*** Working data ***

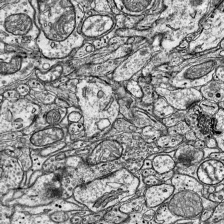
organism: Mouse
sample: Visual Cortex
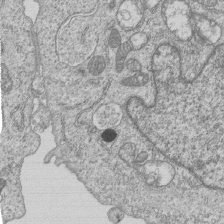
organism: Human
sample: MDA-MB-231 cells
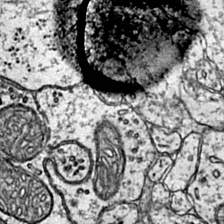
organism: Mouse
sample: Primary visual cortex
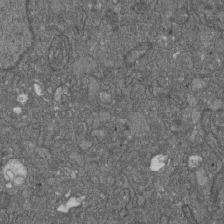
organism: Drosophila
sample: Nephrocyte
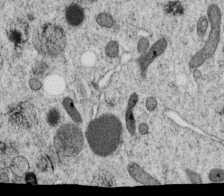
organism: C. elegans
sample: C. elegans oocyte; sperm cells
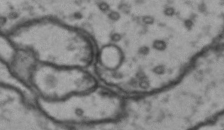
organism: Drosophila
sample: Brain
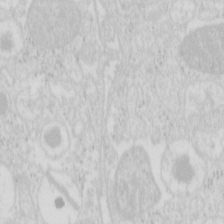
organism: Mouse
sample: Pancreas
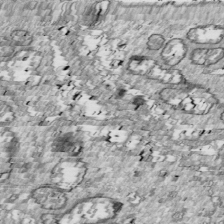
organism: Drosophila
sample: Cell division; meiosis; drosophila spermatocytes
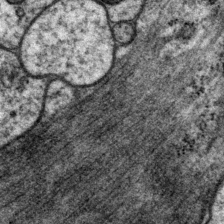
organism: P. pacificus
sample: Pharynx
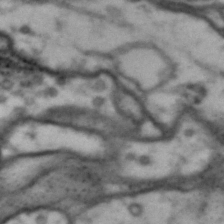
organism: Drosophila
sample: Brain
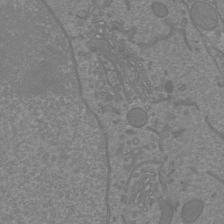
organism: Mouse
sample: Cortical neurons
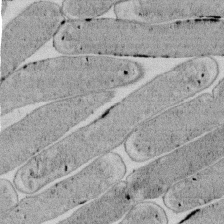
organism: E. coli
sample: Bacterial nucleoid
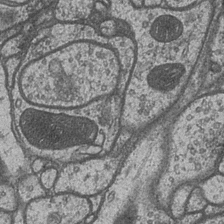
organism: Drosophila
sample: Optic medulla
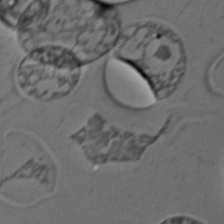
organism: C. elegans
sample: C. elegans embryo
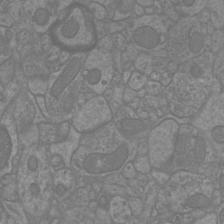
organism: Mouse
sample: Cortical neurons
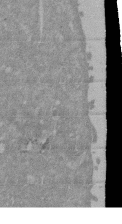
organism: Mouse
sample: ED-1 cell nuclei; centrioles
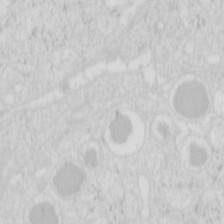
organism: Mouse
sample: Pancreas
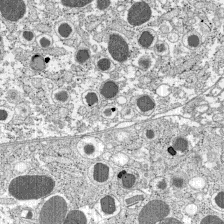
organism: C57BL Mouse
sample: Pancreatic islet
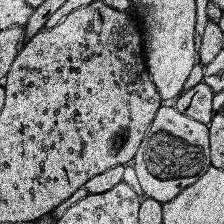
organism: Human
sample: Temporal Lobe
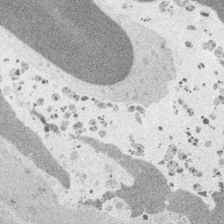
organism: Embia sp.
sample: Silk gland
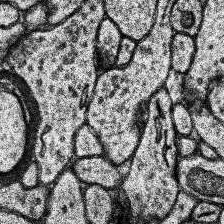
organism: Human
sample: Temporal Lobe
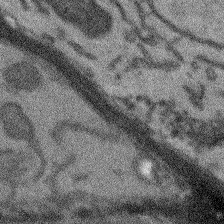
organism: Arabidopsis thaliana
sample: Root tip
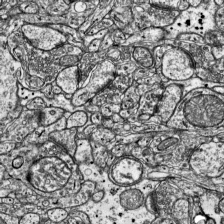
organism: Mouse
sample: Visual Cortex
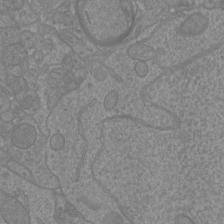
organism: Mouse
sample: Cortical neurons
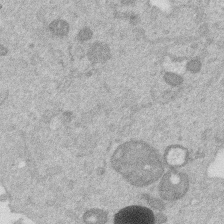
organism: Mouse
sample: Dividing mouse embryo 1 cell stage
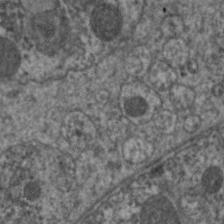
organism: C. elegans
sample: Pharynx

***

■ Required action: Starting at the first line of the data, set down each line exactly until you have copied the line with "sample: Bacterial nucleoid", but leave the pictures out.

■ Expected answer:
organism: Mouse
sample: Visual Cortex
organism: Human
sample: MDA-MB-231 cells
organism: Mouse
sample: Primary visual cortex
organism: Drosophila
sample: Nephrocyte
organism: C. elegans
sample: C. elegans oocyte; sperm cells
organism: Drosophila
sample: Brain
organism: Mouse
sample: Pancreas
organism: Drosophila
sample: Cell division; meiosis; drosophila spermatocytes
organism: P. pacificus
sample: Pharynx
organism: Drosophila
sample: Brain
organism: Mouse
sample: Cortical neurons
organism: E. coli
sample: Bacterial nucleoid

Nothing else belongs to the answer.